Rupa P, Nakamura S, Mine Y
Department of Food Science, University of Guelph, Guelph, ON, Canada N1G 2W1.
Clin Exp Allergy. 2007 Jun;37(6):918-28. doi: 10.1111/j.1365-2222.2007.02720.x.
Food allergies are on the rise and it is estimated that in North America, 8% of the children and 4% of the adults have food allergies. Food allergies tend to occur more often in children than in adults due to their immature digestive and immune systems. Hen's egg is among the most common cause of food-induced allergic reactions in North America.
The present study was undertaken to investigate the role of N-glycans of the third domain of ovomucoid in IgE binding and modulation of allergen-specific immune response in BALB/c mice.
The cDNA encoding the third domain of ovomucoid was inserted into the yeast genome and expressed in Pichia pastoris X-33 cells, under the control of the glyceraldehyde-3-phosphate (GAP) dehydrogenase promoter for constitutive expression to obtain a post-translationally modified and functionally active ovomucoid third domain. Upon expression, the protein was secreted into the extracellular medium and was purified by size exclusion chromatography. The recombinant protein was produced at 10 mg/L of the culture supernatant. BALB/c mice were sensitized with the recombinant and native forms of glycosylated ovomucoid third domain antigen. The allergic response of the native and the recombinant glycosylated forms of ovomucoid third domain antigens were compared using antibody and cytokine measurements.

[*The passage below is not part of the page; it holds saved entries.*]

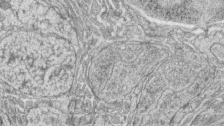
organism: Zebrafish
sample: synaptic ribbons in rod cells and cone cells
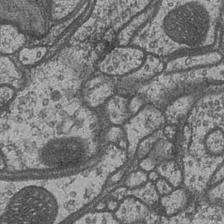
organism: Drosophila
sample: Optic medulla
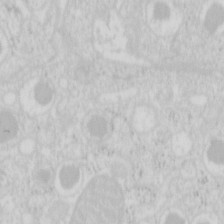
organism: Mouse
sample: Pancreas
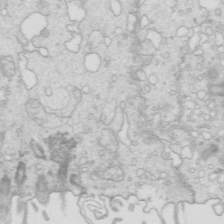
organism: Mouse
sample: Multiciliated cells
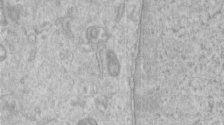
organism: Human
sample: Centriole in RPE cells
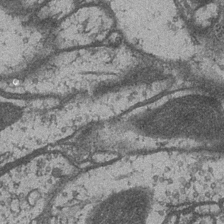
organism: Drosophila
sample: Optic medulla
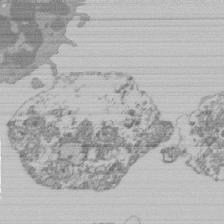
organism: Mouse
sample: Activated Pmel transgenic CD8+ T Cells
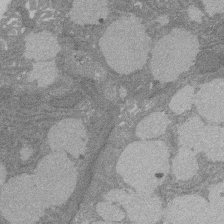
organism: Rat
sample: Salivary granule
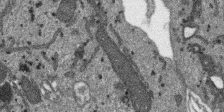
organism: Human
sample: Lung epithelial cells infected with SARS-CoV-2
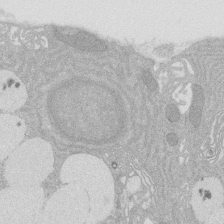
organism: Rat
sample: Salivary granule
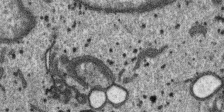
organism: Human
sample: Lung epithelial cells infected with SARS-CoV-2
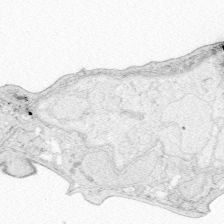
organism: Zebrafish
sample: Whole-Brain
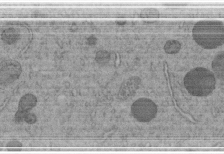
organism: C. elegans
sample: C. elegans embryo early stage
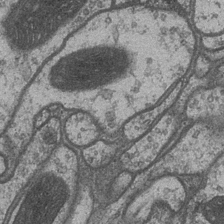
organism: Drosophila
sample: Optic medulla
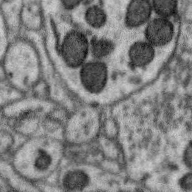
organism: Zebra finch
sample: Brain
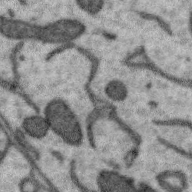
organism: Zebra finch
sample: Brain
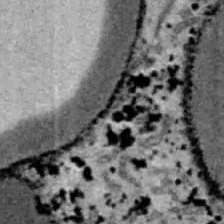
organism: Mouse
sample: Liver from an obese (ob/ob) mouse
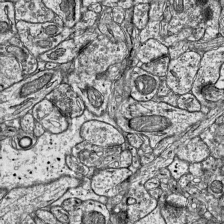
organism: Mouse
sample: Visual Cortex
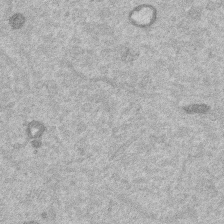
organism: Mouse
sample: Dividing mouse embryo 1 cell stage
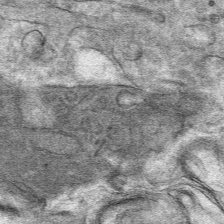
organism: Mouse
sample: Mouse hepatocytes
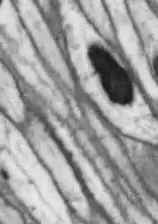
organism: Drosophila
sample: Optic lobe
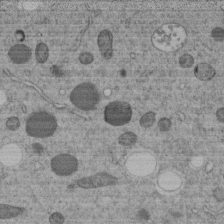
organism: C. elegans
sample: C. elegans embryo early stage
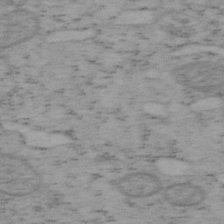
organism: Mouse
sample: OT-I killer T cells with ID8 ovarian cancer cells
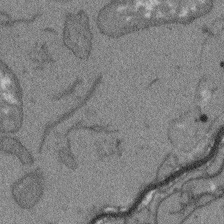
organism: Arabidopsis thaliana
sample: Root tip
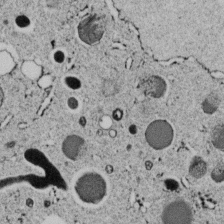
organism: C. elegans
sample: C. elegans embryo early stage
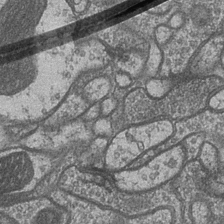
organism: Drosophila
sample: Optic medulla
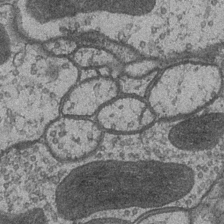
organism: Drosophila
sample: Optic medulla
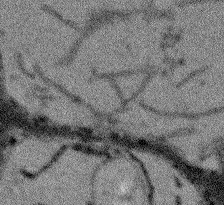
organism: Arabidopsis thaliana
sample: Root tip
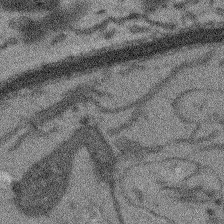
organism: Arabidopsis thaliana
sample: Root tip
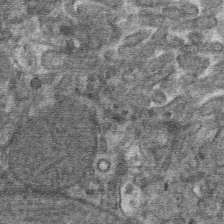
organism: Mouse
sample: Mouse hepatocytes
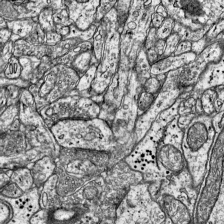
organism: Mouse
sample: Visual Cortex
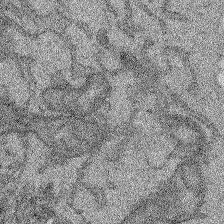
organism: Human
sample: HeLa cells

ELISA tests indicated a significant decrease in specific IgE antibodies to the recombinant N-linked glycosylated form (P-Gly), when compared with the native glycosylated form (DIII+) using mice sera. Immunization with P-Gly induced the production of IFN-gamma [T-helper type 1 (Th1) response] and lowered the production of IL-4 (Th2 response), and a skewed balance towards the Th1 cytokine demonstrated that P-Gly has a modulating ability on Th1/Th2 balance to down-regulate Th2 response. Furthermore, N-linked glycan (N28) in the third domain of ovomucoid was shown to be associated with suppression of the allergic response.
Therefore, we can conclude that P-Gly facilitates and contributes to the discovery of new molecular target for the development of a safe and specific therapeutic vaccine for the treatment of egg allergy, and oligosaccharides do seem to play a major role in the suppression of IgE-binding activity.
食物过敏的发生率正在上升,据估计,在北美,8%的儿童和4%的成年人患有食物过敏。由于儿童的消化和免疫系统不成熟,食物过敏在儿童中比在成年人中更常见。在北美,鸡蛋是食物诱发过敏反应最常见的原因之一。
本研究旨在探讨卵类黏蛋白第三结构域的N-聚糖在BALB/c小鼠中IgE结合及变应原特异性免疫反应调节中的作用。
将编码卵类黏蛋白第三结构域的cDNA插入酵母基因组,并在甘油醛-3-磷酸(GAP)脱氢酶启动子的控制下在毕赤酵母X-33细胞中表达,以进行组成型表达,从而获得翻译后修饰且具有功能活性的卵类黏蛋白第三结构域。表达后,该蛋白分泌到细胞外培养基中,并通过尺寸排阻色谱法进行纯化。重组蛋白在培养上清液中的产量为10 mg/L。用重组和天然形式的糖基化卵类黏蛋白第三结构域抗原对BALB/c小鼠进行致敏。使用抗体和细胞因子检测比较卵类黏蛋白第三结构域抗原的天然和重组糖基化形式的过敏反应。
ELISA检测表明,与使用小鼠血清的天然糖基化形式(DIII+)相比,重组N-连接糖基化形式(P-Gly)的特异性IgE抗体显著减少。用P-Gly免疫诱导了IFN-γ的产生[1型辅助性T细胞(Th1)反应],并降低了IL-4的产生(Th2反应),向Th1细胞因子的偏向平衡表明P-Gly对Th1/Th2平衡具有调节能力,可下调Th2反应。此外,卵类黏蛋白第三结构域中的N-连接聚糖(N28)被证明与过敏反应的抑制有关。
因此,我们可以得出结论,P-Gly有助于并促进发现用于开发安全、特异性治疗性疫苗治疗鸡蛋过敏的新分子靶点,并且寡糖似乎在抑制IgE结合活性中起主要作用。